Ma perché il genere true crime spopola così tanto? Dove affonda le radici l’interesse per l’efferato e il malvagio di turno? Chiunque ormai, dall’assiduo ascoltatore di podcast al principiante enigmista, passando per il cinefilo compulsivo del genere, ne resta contagiato.
Il true crime: cosa c’è dietro la passione per il crimine
A una prima impressione, si direbbe che la curiosità per macabri fatti di cronaca, che non tardano a diventare polpettoni onnipresenti dei palinsesti TV, nasca in un contesto di “tedio esistenziale”, a metà strada tra la pruderie e il voyeurismo di un telespettatore medio.
Tutto sembra andare di pari passo con la voglia di squarciare quella coltre di routine rassicurante e sempre uguale dell’uomo comune, affamato di terribili disgrazie (altrui) e timorato di Dio, purché questi, imputi sempre all’altro la colpa di un delitto.
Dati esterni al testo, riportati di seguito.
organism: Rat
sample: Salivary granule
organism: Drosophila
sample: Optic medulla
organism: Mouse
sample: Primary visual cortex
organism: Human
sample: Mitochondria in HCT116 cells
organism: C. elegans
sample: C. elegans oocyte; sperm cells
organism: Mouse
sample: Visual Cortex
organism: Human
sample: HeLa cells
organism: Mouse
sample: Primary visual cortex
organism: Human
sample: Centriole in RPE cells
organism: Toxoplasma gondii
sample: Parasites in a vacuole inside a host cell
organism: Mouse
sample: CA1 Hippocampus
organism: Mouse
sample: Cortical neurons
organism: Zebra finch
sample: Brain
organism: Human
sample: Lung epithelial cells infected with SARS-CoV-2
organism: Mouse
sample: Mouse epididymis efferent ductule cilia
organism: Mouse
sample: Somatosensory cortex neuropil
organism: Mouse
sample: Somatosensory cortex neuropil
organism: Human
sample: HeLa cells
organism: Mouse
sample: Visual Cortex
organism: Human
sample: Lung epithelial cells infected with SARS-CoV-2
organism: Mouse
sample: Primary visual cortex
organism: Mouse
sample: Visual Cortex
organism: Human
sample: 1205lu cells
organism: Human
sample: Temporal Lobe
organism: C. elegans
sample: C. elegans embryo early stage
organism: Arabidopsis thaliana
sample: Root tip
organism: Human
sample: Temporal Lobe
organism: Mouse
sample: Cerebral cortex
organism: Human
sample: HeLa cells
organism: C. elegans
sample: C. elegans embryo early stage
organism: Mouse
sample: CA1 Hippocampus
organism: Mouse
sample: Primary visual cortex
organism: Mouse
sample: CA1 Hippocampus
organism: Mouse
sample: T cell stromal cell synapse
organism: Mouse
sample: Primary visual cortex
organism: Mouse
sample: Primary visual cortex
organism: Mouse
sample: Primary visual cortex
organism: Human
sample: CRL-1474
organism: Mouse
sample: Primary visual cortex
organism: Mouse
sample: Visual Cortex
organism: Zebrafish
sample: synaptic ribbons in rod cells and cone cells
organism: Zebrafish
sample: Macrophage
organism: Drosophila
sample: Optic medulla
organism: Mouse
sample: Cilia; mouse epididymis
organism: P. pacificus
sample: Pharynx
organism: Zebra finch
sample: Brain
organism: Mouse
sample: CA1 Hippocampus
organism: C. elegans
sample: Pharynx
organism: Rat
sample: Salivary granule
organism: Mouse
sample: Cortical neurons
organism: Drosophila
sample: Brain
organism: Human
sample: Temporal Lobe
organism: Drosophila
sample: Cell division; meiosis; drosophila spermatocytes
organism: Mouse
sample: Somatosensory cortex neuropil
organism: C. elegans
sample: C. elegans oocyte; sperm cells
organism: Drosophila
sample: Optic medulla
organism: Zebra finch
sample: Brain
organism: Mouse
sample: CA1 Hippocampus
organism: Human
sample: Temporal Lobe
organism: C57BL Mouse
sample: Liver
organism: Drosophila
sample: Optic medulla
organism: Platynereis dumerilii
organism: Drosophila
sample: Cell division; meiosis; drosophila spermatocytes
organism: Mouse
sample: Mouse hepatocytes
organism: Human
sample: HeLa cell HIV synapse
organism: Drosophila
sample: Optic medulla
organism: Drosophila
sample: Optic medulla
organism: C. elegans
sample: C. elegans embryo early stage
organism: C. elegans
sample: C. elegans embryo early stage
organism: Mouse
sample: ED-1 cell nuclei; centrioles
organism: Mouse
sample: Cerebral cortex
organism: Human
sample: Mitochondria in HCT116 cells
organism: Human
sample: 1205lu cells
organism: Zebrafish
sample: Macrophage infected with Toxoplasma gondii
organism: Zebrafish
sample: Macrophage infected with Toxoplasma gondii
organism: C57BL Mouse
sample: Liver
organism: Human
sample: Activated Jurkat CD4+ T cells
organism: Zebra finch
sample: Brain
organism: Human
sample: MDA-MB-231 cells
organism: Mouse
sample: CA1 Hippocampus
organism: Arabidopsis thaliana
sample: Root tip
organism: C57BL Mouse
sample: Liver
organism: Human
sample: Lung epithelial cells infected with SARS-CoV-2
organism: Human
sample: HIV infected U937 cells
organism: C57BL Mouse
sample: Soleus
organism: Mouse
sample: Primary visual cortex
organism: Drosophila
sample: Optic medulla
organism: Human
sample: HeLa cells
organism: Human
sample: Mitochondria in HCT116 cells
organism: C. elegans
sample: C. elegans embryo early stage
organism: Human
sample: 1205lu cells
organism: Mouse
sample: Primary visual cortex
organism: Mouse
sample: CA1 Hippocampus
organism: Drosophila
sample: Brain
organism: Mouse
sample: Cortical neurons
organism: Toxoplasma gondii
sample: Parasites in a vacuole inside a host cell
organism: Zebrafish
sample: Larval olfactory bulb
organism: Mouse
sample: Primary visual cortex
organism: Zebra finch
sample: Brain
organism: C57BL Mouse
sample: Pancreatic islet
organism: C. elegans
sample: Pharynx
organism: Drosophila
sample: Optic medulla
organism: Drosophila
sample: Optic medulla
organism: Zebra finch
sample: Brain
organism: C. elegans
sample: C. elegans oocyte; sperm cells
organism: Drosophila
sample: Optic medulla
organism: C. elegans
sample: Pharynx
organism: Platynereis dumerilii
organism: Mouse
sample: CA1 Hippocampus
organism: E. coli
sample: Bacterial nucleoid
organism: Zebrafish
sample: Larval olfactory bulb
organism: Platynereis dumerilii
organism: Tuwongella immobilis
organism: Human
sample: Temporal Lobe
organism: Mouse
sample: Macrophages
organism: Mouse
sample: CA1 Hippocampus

Come sostiene lo storico dell’arte Giovanni Morelli, l’esame della scena del crimine potrebbe essere paragonato all’accertamento dell’autenticità di un quadro. Egli sostiene che non bisogna badare ai caratteri più vistosi e, dunque, più agilmente riproducibili dei quadri, ma analizzare i particolari più trascurabili.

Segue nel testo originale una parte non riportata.